In re Platinum Partners Value Arbitrage Fund L.P.

583 B.R. 803
CourtUnited States Bankruptcy Court, S.D. New York
DecidedApril 17, 2018
DocketCase No. 16–12925 (SCC) (Jointly Administered)
StatusPublished
Cited by3 cases

This text of 583 B.R. 803 (In re Platinum Partners Value Arbitrage Fund L.P.) is published on Counsel Stack Legal Research, covering United States Bankruptcy Court, S.D. New York primary law. Counsel Stack provides free access to over 12 million legal documents including statutes, case law, regulations, and constitutions.

Bluebook
In re Platinum Partners Value Arbitrage Fund L.P., 583 B.R. 803 (N.Y. 2018).

Opinion

SHELLEY C. CHAPMAN, UNITED STATES BANKRUPTCY JUDGE

TABLE OF CONTENTS

I. BACKGROUND...805

A. The Platinum Funds...805

B. Procedural History...806

C. The Funds' Relationship with CohnReznick...807

II. APPLICABLE LAW...809 *805A. Chapter 15 of the Bankruptcy Code...809

B. Other Provisions of the Bankruptcy Code and Rules Pertaining to Discovery...810

III. DISCUSSION...811

A. Chapter 15 of the Bankruptcy Code Authorizes the Court to Grant the Relief Sought in the Motion...811

1. There Are No Grounds to Deny the Motion on the Basis of Comity...812
a. CohnReznick Has Not Demonstrated That the Discovery Sought in the Subpoena Is Impermissible under Cayman Law...812
b. Principles of Comity Support Granting the Motion...815
2. CohnReznick's Additional Arguments Are Unavailing...818

B. The Arbitration Provisions of the Engagement Letter Are Not Binding Because There is No "Dispute, Controversy, or Claim" at Issue...819

IV. CONCLUSION...822

Before the Court is the motion (the "Motion") of Margot MacInnis and Nilani Perera (the "International Fund Liquidators"), the foreign representatives of Platinum Partners Venture Arbitrage Fund (International) Limited (in Official Liquidation) (the "International Fund"), for an order pursuant to 11 U.S.C. §§ 105(a), 542(e), and 1521(a) and Rule 2004 of the Federal Rules of Bankruptcy Procedure, directing CohnReznick LLP ("CohnReznick") to comply with a subpoena to produce documents served on August 31, 2017 (the "Subpoena").
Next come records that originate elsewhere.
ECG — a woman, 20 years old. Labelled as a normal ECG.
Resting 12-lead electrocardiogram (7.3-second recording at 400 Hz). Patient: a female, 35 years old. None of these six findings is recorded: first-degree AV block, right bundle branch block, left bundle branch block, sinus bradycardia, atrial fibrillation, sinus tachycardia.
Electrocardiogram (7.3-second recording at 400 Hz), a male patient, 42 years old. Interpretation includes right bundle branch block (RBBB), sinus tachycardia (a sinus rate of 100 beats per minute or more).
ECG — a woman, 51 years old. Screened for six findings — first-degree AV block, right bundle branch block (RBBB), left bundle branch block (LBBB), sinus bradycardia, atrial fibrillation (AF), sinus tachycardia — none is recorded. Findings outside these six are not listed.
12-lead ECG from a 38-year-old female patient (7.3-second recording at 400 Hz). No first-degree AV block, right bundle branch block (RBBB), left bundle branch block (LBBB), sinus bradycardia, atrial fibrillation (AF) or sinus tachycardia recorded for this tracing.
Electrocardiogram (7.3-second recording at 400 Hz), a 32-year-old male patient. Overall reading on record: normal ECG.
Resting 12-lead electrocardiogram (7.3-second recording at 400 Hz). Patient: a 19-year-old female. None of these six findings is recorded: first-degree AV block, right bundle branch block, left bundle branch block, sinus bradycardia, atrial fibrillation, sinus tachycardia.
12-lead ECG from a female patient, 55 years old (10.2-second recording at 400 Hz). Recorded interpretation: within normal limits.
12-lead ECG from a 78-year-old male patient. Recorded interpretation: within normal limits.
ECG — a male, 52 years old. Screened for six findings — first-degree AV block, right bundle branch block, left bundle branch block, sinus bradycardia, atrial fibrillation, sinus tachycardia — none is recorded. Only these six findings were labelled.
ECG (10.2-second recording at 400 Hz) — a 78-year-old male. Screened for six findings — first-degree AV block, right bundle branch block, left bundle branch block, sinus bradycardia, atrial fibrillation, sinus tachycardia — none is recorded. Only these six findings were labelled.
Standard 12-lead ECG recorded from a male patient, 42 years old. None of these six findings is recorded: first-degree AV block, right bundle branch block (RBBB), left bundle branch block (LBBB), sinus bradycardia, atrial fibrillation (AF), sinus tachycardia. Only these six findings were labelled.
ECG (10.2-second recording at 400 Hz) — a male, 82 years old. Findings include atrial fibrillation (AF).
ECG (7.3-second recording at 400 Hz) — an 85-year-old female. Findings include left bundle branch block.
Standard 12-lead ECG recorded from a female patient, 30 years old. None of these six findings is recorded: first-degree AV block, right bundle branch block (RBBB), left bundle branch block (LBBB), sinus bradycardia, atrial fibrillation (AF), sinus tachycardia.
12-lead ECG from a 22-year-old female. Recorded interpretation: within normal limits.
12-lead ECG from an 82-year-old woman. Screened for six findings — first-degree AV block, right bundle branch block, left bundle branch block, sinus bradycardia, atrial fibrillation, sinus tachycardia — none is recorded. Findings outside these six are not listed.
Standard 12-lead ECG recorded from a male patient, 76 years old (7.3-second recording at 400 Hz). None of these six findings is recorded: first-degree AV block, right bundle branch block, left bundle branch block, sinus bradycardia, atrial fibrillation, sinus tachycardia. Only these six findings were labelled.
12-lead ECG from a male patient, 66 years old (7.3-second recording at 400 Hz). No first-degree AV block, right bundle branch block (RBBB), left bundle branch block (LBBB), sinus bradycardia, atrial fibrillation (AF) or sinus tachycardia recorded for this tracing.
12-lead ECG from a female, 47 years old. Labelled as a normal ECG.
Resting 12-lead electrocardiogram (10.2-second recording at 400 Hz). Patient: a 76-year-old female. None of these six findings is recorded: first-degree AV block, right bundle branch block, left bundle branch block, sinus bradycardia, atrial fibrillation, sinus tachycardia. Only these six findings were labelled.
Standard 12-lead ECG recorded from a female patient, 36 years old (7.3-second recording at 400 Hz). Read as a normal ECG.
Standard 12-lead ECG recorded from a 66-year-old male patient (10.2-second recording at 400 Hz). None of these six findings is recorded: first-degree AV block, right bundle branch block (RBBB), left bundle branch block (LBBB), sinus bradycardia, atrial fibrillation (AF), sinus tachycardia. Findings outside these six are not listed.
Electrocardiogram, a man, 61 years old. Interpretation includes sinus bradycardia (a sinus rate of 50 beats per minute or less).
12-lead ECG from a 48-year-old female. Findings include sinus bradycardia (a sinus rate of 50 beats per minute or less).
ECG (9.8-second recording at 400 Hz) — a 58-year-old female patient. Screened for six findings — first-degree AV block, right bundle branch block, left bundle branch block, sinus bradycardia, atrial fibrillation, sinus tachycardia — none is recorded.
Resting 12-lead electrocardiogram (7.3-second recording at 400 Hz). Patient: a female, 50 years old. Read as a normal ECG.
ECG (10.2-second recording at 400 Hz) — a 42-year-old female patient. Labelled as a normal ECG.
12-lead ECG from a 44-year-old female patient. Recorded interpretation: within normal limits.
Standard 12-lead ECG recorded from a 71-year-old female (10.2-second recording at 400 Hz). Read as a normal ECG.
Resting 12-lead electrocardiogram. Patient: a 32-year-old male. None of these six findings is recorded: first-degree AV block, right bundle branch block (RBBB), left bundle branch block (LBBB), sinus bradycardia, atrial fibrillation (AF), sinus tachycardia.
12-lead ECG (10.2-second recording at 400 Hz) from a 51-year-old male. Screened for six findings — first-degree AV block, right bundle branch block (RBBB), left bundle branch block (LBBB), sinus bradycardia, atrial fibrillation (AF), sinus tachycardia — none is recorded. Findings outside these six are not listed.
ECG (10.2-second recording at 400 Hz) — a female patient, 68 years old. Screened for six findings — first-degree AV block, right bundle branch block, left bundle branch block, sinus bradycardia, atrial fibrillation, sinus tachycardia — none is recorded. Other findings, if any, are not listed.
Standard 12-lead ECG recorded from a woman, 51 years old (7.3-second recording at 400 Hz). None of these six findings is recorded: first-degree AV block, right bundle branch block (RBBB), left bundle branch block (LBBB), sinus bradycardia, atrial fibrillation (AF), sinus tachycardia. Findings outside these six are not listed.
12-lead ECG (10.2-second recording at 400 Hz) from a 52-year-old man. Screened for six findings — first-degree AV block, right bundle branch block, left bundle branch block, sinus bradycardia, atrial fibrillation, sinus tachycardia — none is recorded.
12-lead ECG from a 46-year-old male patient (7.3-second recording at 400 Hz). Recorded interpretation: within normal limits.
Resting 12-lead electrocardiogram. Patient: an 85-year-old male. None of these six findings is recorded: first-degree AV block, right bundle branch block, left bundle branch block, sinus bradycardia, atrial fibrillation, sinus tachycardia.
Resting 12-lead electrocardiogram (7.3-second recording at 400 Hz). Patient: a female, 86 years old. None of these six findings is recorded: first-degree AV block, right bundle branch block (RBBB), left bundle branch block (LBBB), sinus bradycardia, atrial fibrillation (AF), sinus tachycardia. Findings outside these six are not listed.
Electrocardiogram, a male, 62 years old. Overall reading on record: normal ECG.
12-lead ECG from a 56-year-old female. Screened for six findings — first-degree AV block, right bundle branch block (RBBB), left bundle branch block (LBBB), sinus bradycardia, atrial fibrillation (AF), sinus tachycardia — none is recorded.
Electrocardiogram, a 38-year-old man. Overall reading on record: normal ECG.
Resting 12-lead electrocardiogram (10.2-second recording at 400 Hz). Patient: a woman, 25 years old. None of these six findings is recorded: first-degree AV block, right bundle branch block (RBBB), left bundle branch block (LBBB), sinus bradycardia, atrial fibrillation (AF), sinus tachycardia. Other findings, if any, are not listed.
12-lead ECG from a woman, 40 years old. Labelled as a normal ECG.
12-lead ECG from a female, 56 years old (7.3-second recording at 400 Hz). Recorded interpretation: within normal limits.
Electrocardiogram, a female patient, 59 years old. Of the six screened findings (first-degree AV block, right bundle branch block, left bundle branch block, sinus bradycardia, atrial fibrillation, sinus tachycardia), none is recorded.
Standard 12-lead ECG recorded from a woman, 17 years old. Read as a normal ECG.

Martin Nicholas John Trott and Christopher Barnett Kennedy (the "Master Fund Liquidators," and together with the International Fund Liquidators, the "Liquidators"), the duly appointed joint official liquidators and foreign representatives of Platinum Partners Value Arbitrage Fund L.P. (in Official Liquidation) (the "Master Fund") filed a Joinder to the Motion (the "Joinder"). CohnReznick filed a Memorandum of Law in Opposition to the Motion (the "Objection").

The International Fund Liquidators bring the Motion in order to obtain records concerning the International Fund, the Master Fund, and Platinum Partners Value Arbitrage Intermediate Fund Ltd. (the "Intermediate Fund" and collectively with the International Fund and the Master Fund, the "Funds") that are within the possession of CohnReznick, which provided audit services to the Funds for calendar years 2014 and 2015. CohnReznick objects to the Motion and argues that it need not comply with the Subpoena on the grounds that (i) the Subpoena seeks documents that the Liquidators would be unable to obtain under applicable Cayman law and (ii) the Subpoena impermissibly seeks "pre-suit discovery" concerning potential claims that would fall within the scope of the arbitration provisions in the engagement letters between CohnReznick and the Funds. Alternatively, if the Motion were granted, CohnReznick argues that the Subpoena is overly broad and should be narrowed substantially.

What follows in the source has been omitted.